═════ Record excerpts
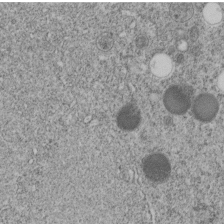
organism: C. elegans
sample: C. elegans embryo early stage
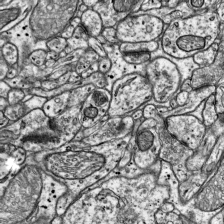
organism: Mouse
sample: Visual Cortex
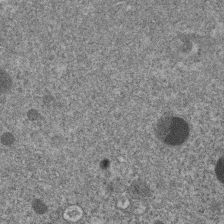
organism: C. elegans
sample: C. elegans embryo early stage
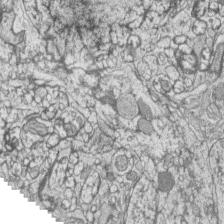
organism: Zebrafish
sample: synaptic ribbons in rod cells and cone cells
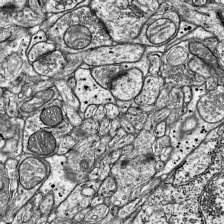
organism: Mouse
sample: Visual Cortex
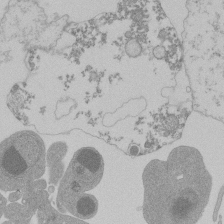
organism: Mouse
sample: Activated Pmel transgenic CD8+ T Cells
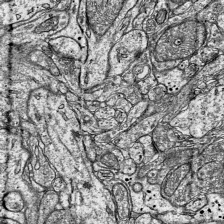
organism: Mouse
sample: Visual Cortex
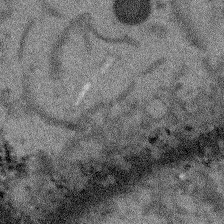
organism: Arabidopsis thaliana
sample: Root tip
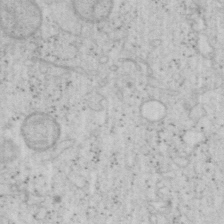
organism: Human
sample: HeLa cells
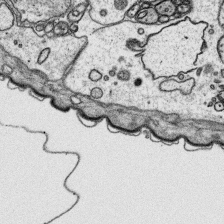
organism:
══════════
◆ **Action item**
Transcribe the whole listing exactly but exclude images.

◆ **Solution to this task**
organism: C. elegans
sample: C. elegans embryo early stage
organism: Mouse
sample: Visual Cortex
organism: C. elegans
sample: C. elegans embryo early stage
organism: Zebrafish
sample: synaptic ribbons in rod cells and cone cells
organism: Mouse
sample: Visual Cortex
organism: Mouse
sample: Activated Pmel transgenic CD8+ T Cells
organism: Mouse
sample: Visual Cortex
organism: Arabidopsis thaliana
sample: Root tip
organism: Human
sample: HeLa cells
organism:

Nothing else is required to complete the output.